Paska serangan teroris yang terjadi di Thamrin, Jakarta, isu terorisme kembali menjadi sorotan. Wacana untuk melakukan revisi terhadap Undang-Undang Pemberantasan Tindak Pidana Terorisme kembali muncul. Wacana tersebut memunculkan perdebatan-perdebatan seperti siapa saja yang berwenang untuk terlibat dalam penanganan kejahatan ini, khususnya antara Polisi, BIN, dan Militer.
Dalam rangka menyikapi hal tersebut,Universitas Indonesia bekerja sama dengan Nusantara Center menyelenggarakan Seminar dengan tema “Penegakan Hukum Setelah Reformasi: Paradoks Penegakan Hukum dalam Penanganan Terorisme, antara Perlindungan HAM dan Perlindungan Warga Negara” pada Kamis, 18 Februari 2016 di Gedung Perpustakan Pusat Universitas Indonesia. Dalam Seminar tersebut, hadir sebagai pembicara antara lain, Al Araf dari Imparsial, Prof. M. Bambang Pranowodari UIN Jakarta, Irjen. (Purn) Drs. Ansyaad Mbai sebagai mantan Kepala BNPT, Prof Adrianus Meliala dari Kriminologi UI, Prof. Yusril Ihza Mahendra dari Fakultas Hukum UI, dan sebagai moderator adalah M. Novrizal Bahar.

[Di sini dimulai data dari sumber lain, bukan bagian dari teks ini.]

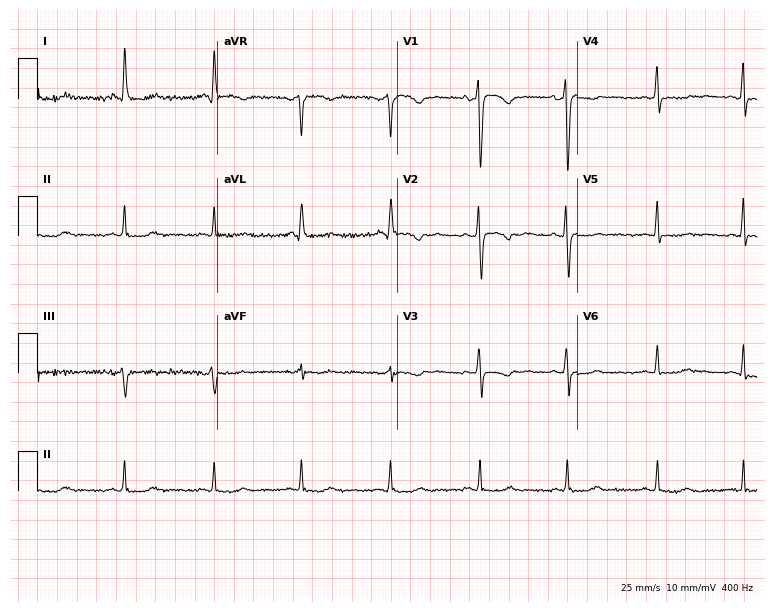
Standard 12-lead ECG recorded from a female, 49 years old. None of these six findings is recorded: first-degree AV block, right bundle branch block (RBBB), left bundle branch block (LBBB), sinus bradycardia, atrial fibrillation (AF), sinus tachycardia.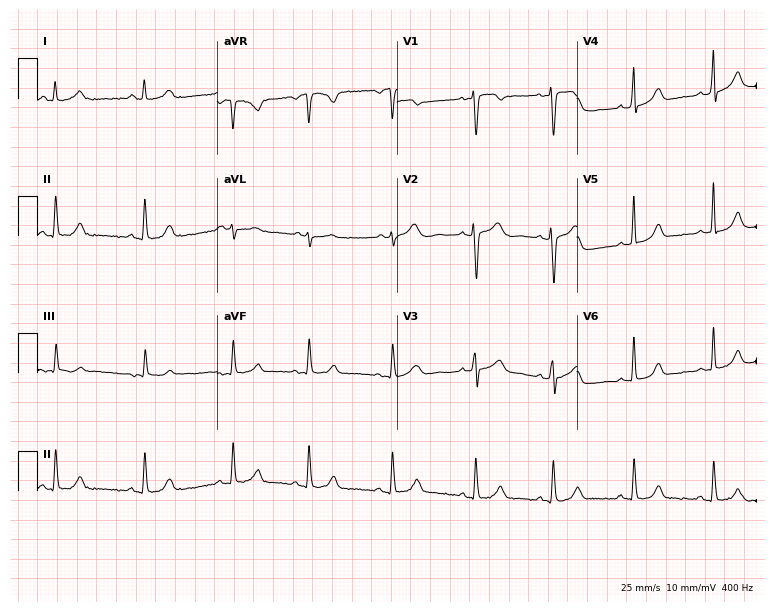
12-lead ECG from a woman, 27 years old. No first-degree AV block, right bundle branch block (RBBB), left bundle branch block (LBBB), sinus bradycardia, atrial fibrillation (AF) or sinus tachycardia recorded for this tracing.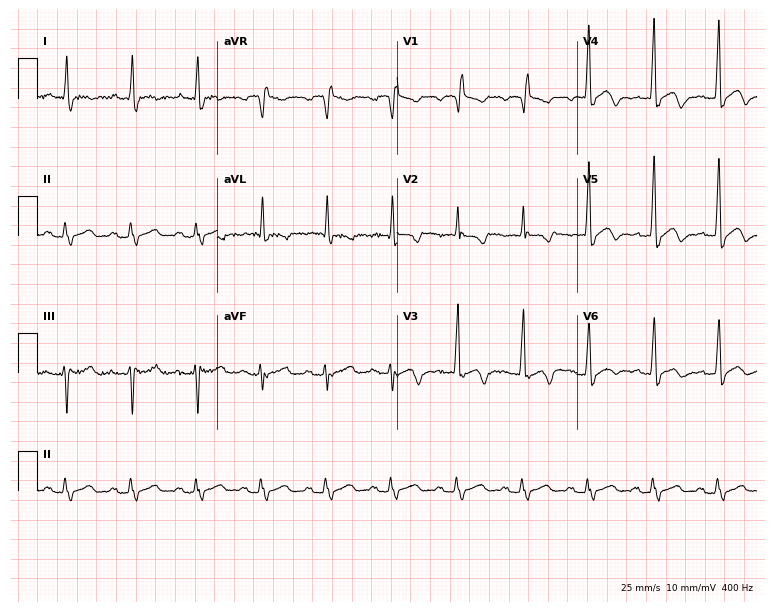
12-lead ECG from an 84-year-old female patient. Screened for six findings — first-degree AV block, right bundle branch block, left bundle branch block, sinus bradycardia, atrial fibrillation, sinus tachycardia — none is recorded.

Dari pembahasan tersebut dapat diketahui bahwa penanganan tindak pidana terorisme saat ini masih berfokus pada penindakan, khususnya penangkapan. Hal ini semakin diperkuat dalam wacana revisi Undang-Undang Pemberantasan Terorisme masih fokus pada isu usulan menambah kewenangan instansi dalam memberantas terorisme. Padahal dalam prakteknya masih banyak ditemukan pelanggaran HAM yang dilakukan oleh penegak hukum dalam memproses tersangka terorisme. Karenanya, kedepan, usulan penambahan kewenangan tersebut perlu diikuti juga dengan aturan-aturan yang menjadi pedoman dan mencegah aparat dari kesewenang-wenangan dan berpotensi melanggar HAM. Selain itu, dalam wacana revisi Undang-Undang ini perlu juga dipikirkan upaya-upaya pencegahan dan rehabiltasi, selain upaya penindakan.